The body, which sets counter-terrorism financing standards, has changed its guidance relating to charities

FInancial Action Task Force
FInancial Action Task Force

The Financial Action Task Force, a global body that sets counter-terrorism financing standards, has changed its guidance to clarify that charities are not inherently at risk of terrorist abuse.

The section of FATF’s anti-money laundering and counter-terrorism financing standards dealing with charities, known as recommendation eight, previously warned that non-profit organisations were "particularly vulnerable" to abuse by those wishing to siphon money into terrorism.

But at an FATF meeting in South Korea last week, the body decided remove this sentence from the recommendation, although the interpretive notes accompanying the guidance still say that some non-profit organisations are at risk of being exploited.

The change follows a FATF consultation on recommendation eight in April, which asked charities and counter-fraud experts to comment on the wording of the recommendation.

The recommendation says: "Countries should review the adequacy of laws and regulations that relate to non-profit organisations which the country has identified as being vulnerable to terrorist financing abuse."

The Charity Finance Group, the international development umbrella group Bond and the Charities Aid Foundation have been campaigning for changes to recommendation eight.

Andrew O’Brien, head of policy and engagement at the CFG, welcomed the updated recommendation and interpretive note and said they "far more accurately reflect the risks to the sector and call for a more measured response when protecting charities".

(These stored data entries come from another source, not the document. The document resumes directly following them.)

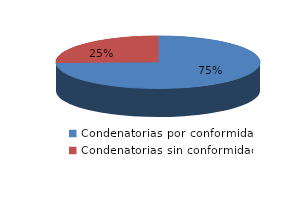
| Category | Series 0 |
|---|---|
| 0 | 540 |
| 1 | 184 |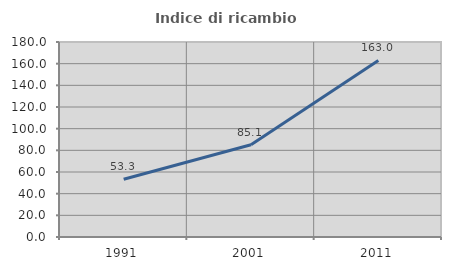
| Category | Indice di ricambio occupazionale  |
|---|---|
| 1991.0 | 53.309 |
| 2001.0 | 85.096 |
| 2011.0 | 162.987 |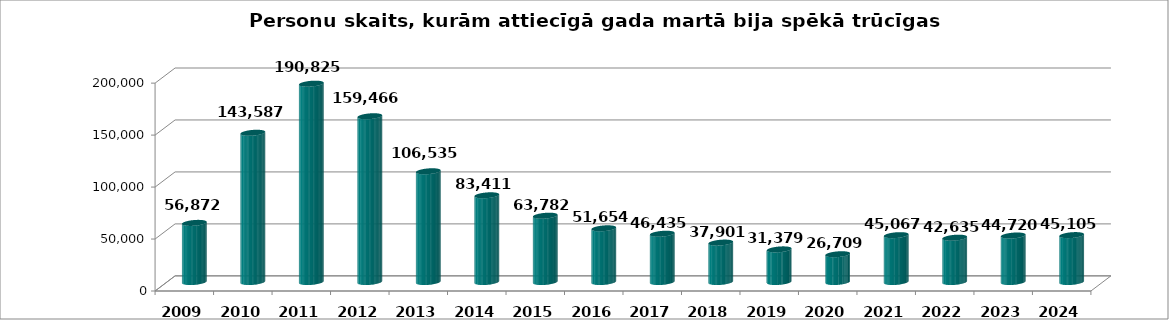
| Category | marts |
|---|---|
| 2009.0 | 56872 |
| 2010.0 | 143587 |
| 2011.0 | 190825 |
| 2012.0 | 159466 |
| 2013.0 | 106535 |
| 2014.0 | 83411 |
| 2015.0 | 63782 |
| 2016.0 | 51654 |
| 2017.0 | 46435 |
| 2018.0 | 37901 |
| 2019.0 | 31379 |
| 2020.0 | 26709 |
| 2021.0 | 45067 |
| 2022.0 | 42635 |
| 2023.0 | 44720 |
| 2024.0 | 45105 |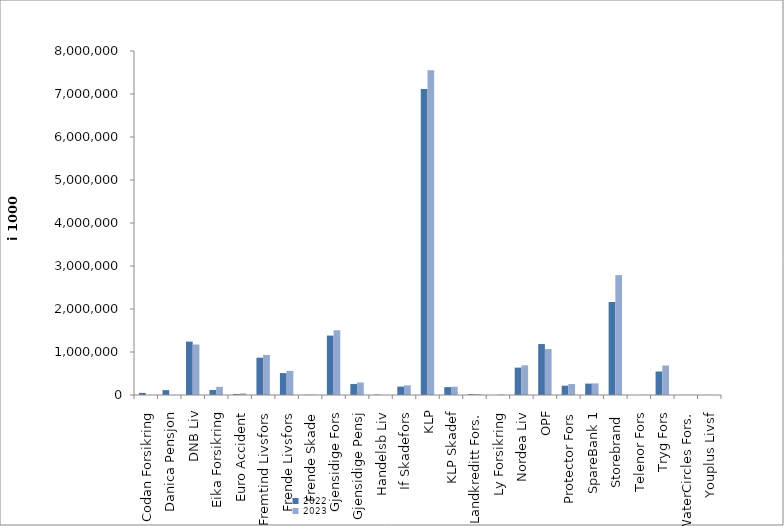
| Category | 2022 | 2023 |
|---|---|---|
| Codan Forsikring | 49378 | 0 |
| Danica Pensjon | 112892.864 | 0 |
| DNB Liv | 1241691.27 | 1174839.712 |
| Eika Forsikring | 116603 | 189579 |
| Euro Accident | 22472 | 36616 |
| Fremtind Livsfors | 867620.148 | 931757.563 |
| Frende Livsfors | 509672 | 561739 |
| Frende Skade | 6055.442 | 6113.049 |
| Gjensidige Fors | 1381871.285 | 1505481.132 |
| Gjensidige Pensj | 254783 | 291293 |
| Handelsb Liv | 8764.519 | 0 |
| If Skadefors | 195617.654 | 224595.872 |
| KLP | 7118708.535 | 7553784.431 |
| KLP Skadef | 182893.262 | 193468.312 |
| Landkreditt Fors. | 18594 | 20027 |
| Ly Forsikring | 0 | 12079 |
| Nordea Liv | 636134.252 | 690329.5 |
| OPF | 1184750 | 1068666.478 |
| Protector Fors | 216669.421 | 255125.81 |
| SpareBank 1 | 264029.163 | 269626.87 |
| Storebrand  | 2162321.175 | 2787293.238 |
| Telenor Fors | 319 | 1972 |
| Tryg Fors | 546669.5 | 685373.375 |
| WaterCircles Fors. | 2114 | 2003 |
| Youplus Livsf | 868 | 1558 |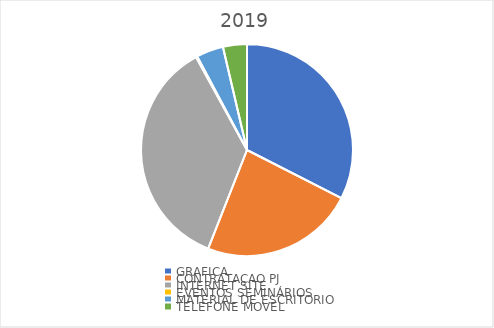
| Category | Series 0 |
|---|---|
| GRAFICA | 83108.4 |
| CONTRATAÇAO PJ | 60000 |
| INTERNET SITE | 92145.71 |
| EVENTOS SEMINÁRIOS | 500 |
| MATERIAL DE ESCRITORIO | 10568.5 |
| TELEFONE MOVEL | 9345.35 |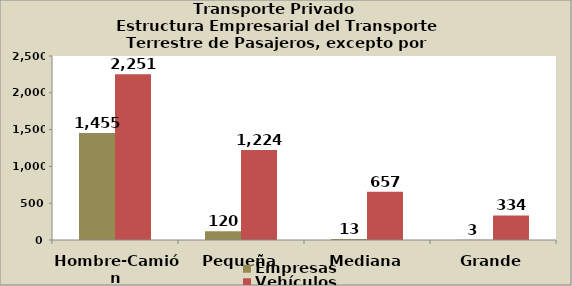
| Category | Empresas | Vehículos |
|---|---|---|
| Hombre-Camión | 1455 | 2251 |
| Pequeña | 120 | 1224 |
| Mediana | 13 | 657 |
| Grande | 3 | 334 |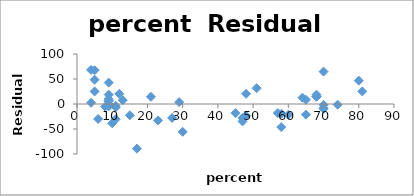
| Category | Series 0 |
|---|---|
| 8.0 | -5.287 |
| 47.0 | -27.71 |
| 27.0 | -27.822 |
| 6.0 | -29.937 |
| 45.0 | -18.301 |
| 29.0 | 3.713 |
| 81.0 | 25.153 |
| 68.0 | 14.484 |
| 48.0 | -23.624 |
| 65.0 | -21.33 |
| 57.0 | -18.107 |
| 15.0 | -22.605 |
| 13.0 | 7.591 |
| 58.0 | -19.626 |
| 5.0 | 48.541 |
| 9.0 | 9.929 |
| 11.0 | -30.316 |
| 9.0 | -0.277 |
| 68.0 | 18.626 |
| 64.0 | 12.641 |
| 80.0 | 46.705 |
| 11.0 | -6.535 |
| 9.0 | 42.756 |
| 4.0 | 2.493 |
| 9.0 | 5.624 |
| 21.0 | 14.432 |
| 9.0 | 6.666 |
| 30.0 | -55.658 |
| 70.0 | 64.79 |
| 70.0 | -9.575 |
| 11.0 | -3.781 |
| 74.0 | -1.319 |
| 60.0 | -21.537 |
| 5.0 | 67.453 |
| 23.0 | -32.813 |
| 9.0 | -4.675 |
| 51.0 | 31.597 |
| 70.0 | -8.24 |
| 70.0 | -1.724 |
| 58.0 | -46.123 |
| 5.0 | 25.127 |
| 12.0 | 20.459 |
| 47.0 | -34.827 |
| 4.0 | 68.262 |
| 68.0 | 14.861 |
| 65.0 | 8.454 |
| 48.0 | 20.385 |
| 17.0 | -89.244 |
| 9.0 | 18.743 |
| 10.0 | -38.491 |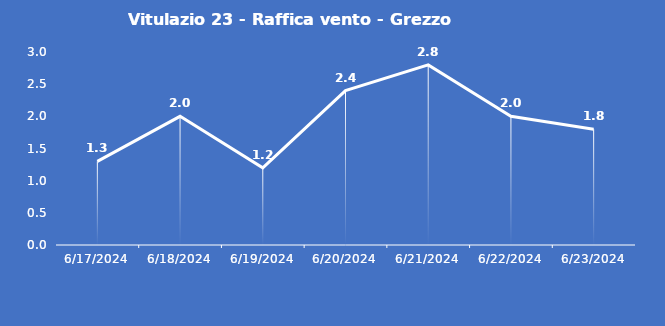
| Category | Vitulazio 23 - Raffica vento - Grezzo (m/s) |
|---|---|
| 6/17/24 | 1.3 |
| 6/18/24 | 2 |
| 6/19/24 | 1.2 |
| 6/20/24 | 2.4 |
| 6/21/24 | 2.8 |
| 6/22/24 | 2 |
| 6/23/24 | 1.8 |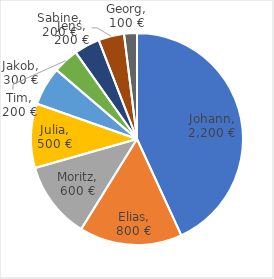
| Category | Umsatz Mai 2020 |
|---|---|
| Johann | 2200 |
| Elias | 800 |
| Moritz | 600 |
| Julia | 500 |
| Jakob | 300 |
| Tim | 200 |
| Sabine | 200 |
| Jens | 200 |
| Georg | 100 |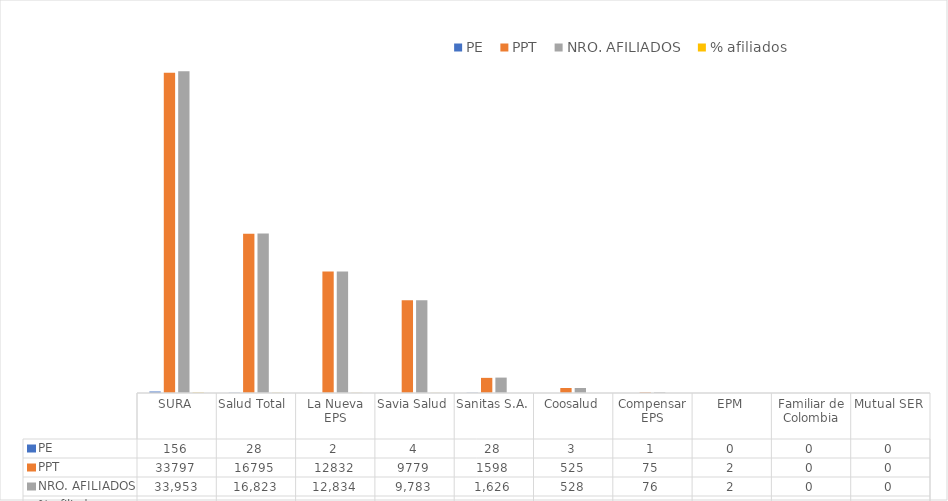
| Category | PE | PPT | NRO. AFILIADOS | % afiliados |
|---|---|---|---|---|
| SURA | 156 | 33797 | 33953 | 44.897 |
| Salud Total  | 28 | 16795 | 16823 | 22.245 |
| La Nueva EPS | 2 | 12832 | 12834 | 16.971 |
| Savia Salud | 4 | 9779 | 9783 | 12.936 |
| Sanitas S.A. | 28 | 1598 | 1626 | 2.15 |
| Coosalud | 3 | 525 | 528 | 0.698 |
| Compensar EPS | 1 | 75 | 76 | 0.1 |
| EPM | 0 | 2 | 2 | 0.003 |
| Familiar de Colombia | 0 | 0 | 0 | 0 |
| Mutual SER | 0 | 0 | 0 | 0 |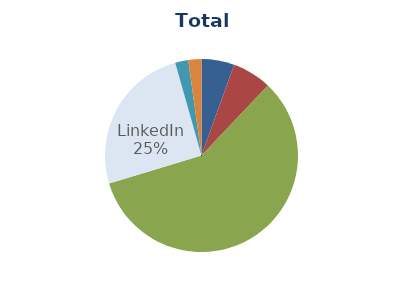
| Category | Total Inquiries |
|---|---|
| Facebook | 5 |
| Twitter | 6 |
| YouTube | 53 |
| LinkedIn | 23 |
| Google+ | 2 |
| Pinterest | 2 |
| Foursquare | 0 |

He said: "Research conducted on behalf of the Financial Conduct Authority identified signals sent by global standards-setters such as FATF as factors in charities losing access to financial services.

"Hopefully, this will send a positive signal to banks that they should provide financial services to charities that work in high-risk environments and take proportionate measures."

He also welcomed the recognition in the new interpretive note that UK charities were playing a major part in combating global terrorism financing.

He said: "The Charity Commission should also be congratulated on its leadership as part of the group that has drafted this new version of R8 and interpretative note and the positive influence that it has had.

"Without their leadership, this change wouldn’t have happened."

Adam Pickering, international policy manager at CAF, said the original text had been "unhelpful", "prescriptive" and "didn’t lead to better regulation of the sector".

He said the new guidance seemed to be based more on individual risk, which took into account the local context, but that he would like to see this approach spelled out more clearly in the interpretive notes.

A commission spokesman said the regulator was pleased to have played a part in securing the revisions and hoped they would allow charities to operate effectively and lawfully.

"Our approach in this area is unchanged," he said. "The revisions to FATF's R8 are now in alignment with the findings from its 2014 typologies report on the abuse of the non-profit organisations sector.

"This concluded that NPOs are at risk of abuse for terrorist financing purposes but that the risk of such abuse is not shared equally across the sector.

"Some NPOs, by virtue of what they do and where and how they operate, are at greater risk than others."